Being a leader in these environments brought with it:
- High pressure and visibility
- Multiple, competing and contradictory demands from within and outside the organisation
- The threat of even tougher intervention if initial improvement measures failed
- A message that ‘this authority is dysfunctional – identify the worst problems and solve them’
Searching for strengths was thus risk-laden, requiring courage and nerve. Focusing on different aspects, searching out the good and what worked, alongside excising the failing and deficit, produced outcomes of quality and sustainability.
In a notable instance of doing the less obvious, an interim leadership team in one of the poorest performing councils in the country addressed the deep challenges by taking the time to identify those within the council who were potential proponents of change and then engaged with, listened, nurtured, built trust and supported them.

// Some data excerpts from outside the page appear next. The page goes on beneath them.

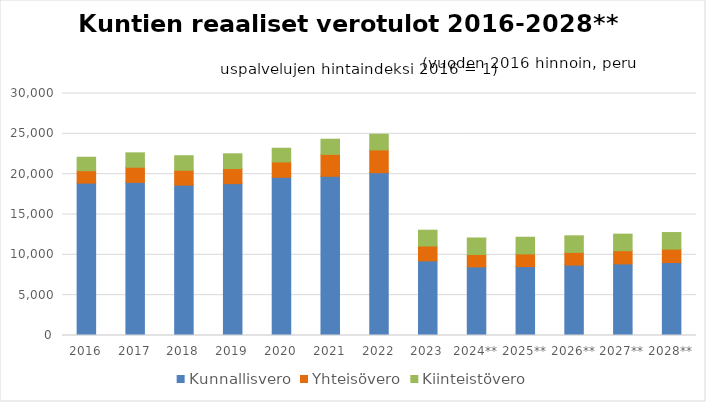
| Category | Kunnallisvero | Yhteisövero | Kiinteistövero |
|---|---|---|---|
| 2016 | 18890.563 | 1537.872 | 1669.703 |
| 2017 | 18984.903 | 1876.821 | 1781.79 |
| 2018 | 18637.434 | 1845.137 | 1801.77 |
| 2019 | 18825.284 | 1868.046 | 1830.346 |
| 2020 | 19613.622 | 1907.626 | 1694.608 |
| 2021 | 19729.802 | 2724.595 | 1879.564 |
| 2022 | 20180.604 | 2827.179 | 1944.423 |
| 2023 | 9250.068 | 1845.508 | 1957.788 |
| 2024** | 8504.624 | 1535.067 | 2046.756 |
| 2025** | 8544.272 | 1572.353 | 2064.794 |
| 2026** | 8722.633 | 1580.555 | 2053.876 |
| 2027** | 8873.27 | 1638.906 | 2052.772 |
| 2028** | 9045.586 | 1659.442 | 2058.034 |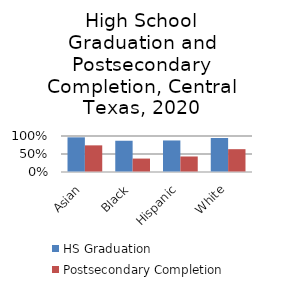
| Category | HS Graduation | Postsecondary Completion |
|---|---|---|
| Asian | 0.963 | 0.74 |
| Black | 0.868 | 0.373 |
| Hispanic | 0.876 | 0.431 |
| White | 0.944 | 0.634 |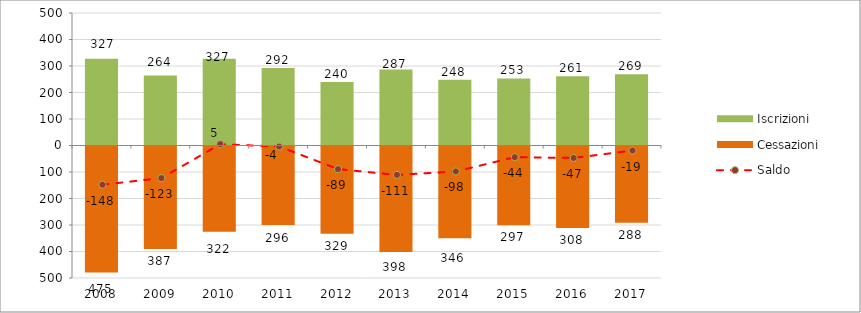
| Category | Iscrizioni | Cessazioni |
|---|---|---|
| 2008.0 | 327 | -475 |
| 2009.0 | 264 | -387 |
| 2010.0 | 327 | -322 |
| 2011.0 | 292 | -296 |
| 2012.0 | 240 | -329 |
| 2013.0 | 287 | -398 |
| 2014.0 | 248 | -346 |
| 2015.0 | 253 | -297 |
| 2016.0 | 261 | -308 |
| 2017.0 | 269 | -288 |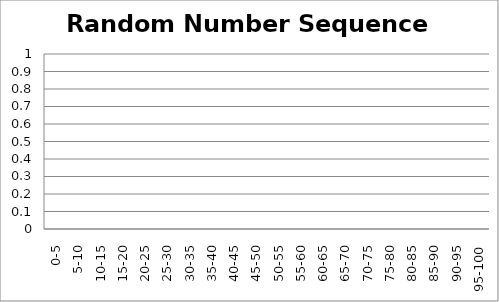
| Category | Random Number Sequence #1 |
|---|---|
| 0-5 | 0 |
| 5-10 | 0 |
| 10-15 | 0 |
| 15-20 | 0 |
| 20-25 | 0 |
| 25-30 | 0 |
| 30-35 | 0 |
| 35-40 | 0 |
| 40-45 | 0 |
| 45-50 | 0 |
| 50-55 | 0 |
| 55-60 | 0 |
| 60-65 | 0 |
| 65-70 | 0 |
| 70-75 | 0 |
| 75-80 | 0 |
| 80-85 | 0 |
| 85-90 | 0 |
| 90-95 | 0 |
| 95-100 | 0 |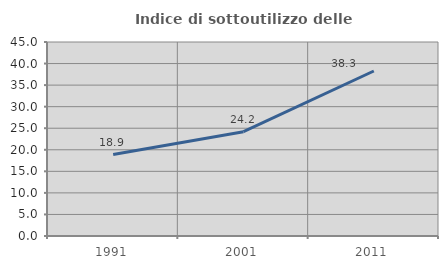
| Category | Indice di sottoutilizzo delle abitazioni  |
|---|---|
| 1991.0 | 18.881 |
| 2001.0 | 24.186 |
| 2011.0 | 38.273 |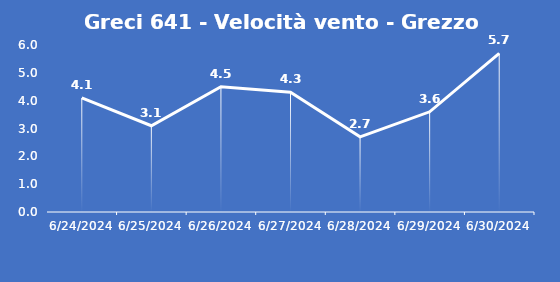
| Category | Greci 641 - Velocità vento - Grezzo (m/s) |
|---|---|
| 6/24/24 | 4.1 |
| 6/25/24 | 3.1 |
| 6/26/24 | 4.5 |
| 6/27/24 | 4.3 |
| 6/28/24 | 2.7 |
| 6/29/24 | 3.6 |
| 6/30/24 | 5.7 |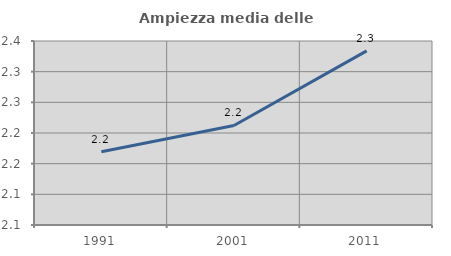
| Category | Ampiezza media delle famiglie |
|---|---|
| 1991.0 | 2.169 |
| 2001.0 | 2.212 |
| 2011.0 | 2.334 |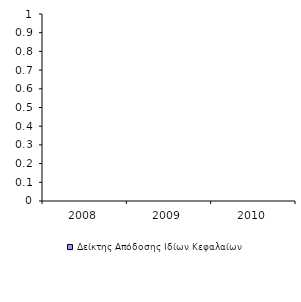
| Category | Δείκτης Απόδοσης Ιδίων Κεφαλαίων |
|---|---|
| 2008.0 | 0 |
| 2009.0 | 0 |
| 2010.0 | 0 |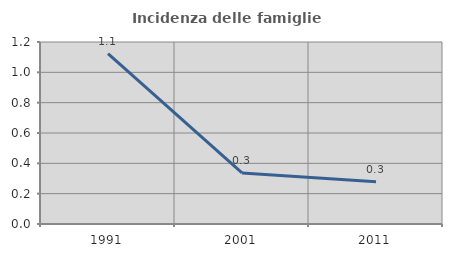
| Category | Incidenza delle famiglie numerose |
|---|---|
| 1991.0 | 1.124 |
| 2001.0 | 0.337 |
| 2011.0 | 0.279 |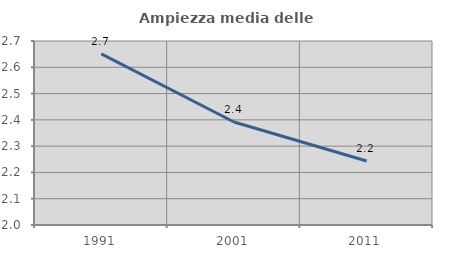
| Category | Ampiezza media delle famiglie |
|---|---|
| 1991.0 | 2.651 |
| 2001.0 | 2.392 |
| 2011.0 | 2.243 |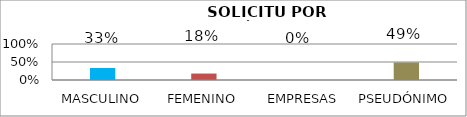
| Category | Series 1 |
|---|---|
| MASCULINO | 0.333 |
| FEMENINO | 0.179 |
| EMPRESAS | 0 |
| PSEUDÓNIMO | 0.487 |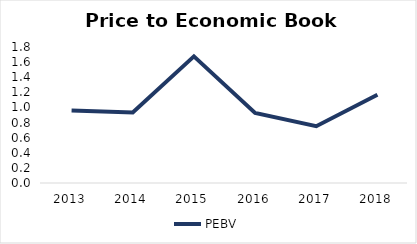
| Category | PEBV |
|---|---|
| 2013.0 | 0.958 |
| 2014.0 | 0.934 |
| 2015.0 | 1.676 |
| 2016.0 | 0.927 |
| 2017.0 | 0.752 |
| 2018.0 | 1.167 |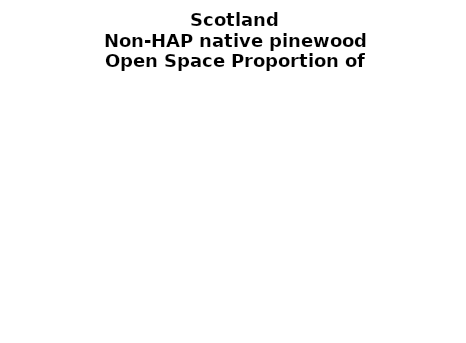
| Category | Non-HAP native pinewood |
|---|---|
|  ≥ 10ha, < 10%  | 0.549 |
|   ≥ 10ha, 10-25% | 0.138 |
|   ≥ 10ha, > 25 and <50%  | 0.123 |
|   ≥ 10ha, ≥ 50%  | 0.148 |
|  < 10ha, < 10% | 0 |
|  < 10ha, 10-25% | 0 |
|  < 10ha, > 25 and < 50% | 0.016 |
|  < 10ha, ≥ 50% | 0.028 |

Once employees and politicians heard the language of truth and reconciliation rather than failure and punishment, they engaged with the interim team, encouraging them to be positively challenging and more effective.
In another authority, an interim leader (Janet Dean of the Dean Knight Partnership) introduced change workshops for large groups of employees. Instead of concentrating on the worst aspects of the ‘failing’ service people were encouraged to change and produce a video highlighting how far the service had shifted, the positive changes that were underway and show what was left to do. It was used to enlist ideas and support for next steps. The examples of success together with colleagues’ positive quotes reinforced the key message; “appreciate the present and create a vision for a better future.”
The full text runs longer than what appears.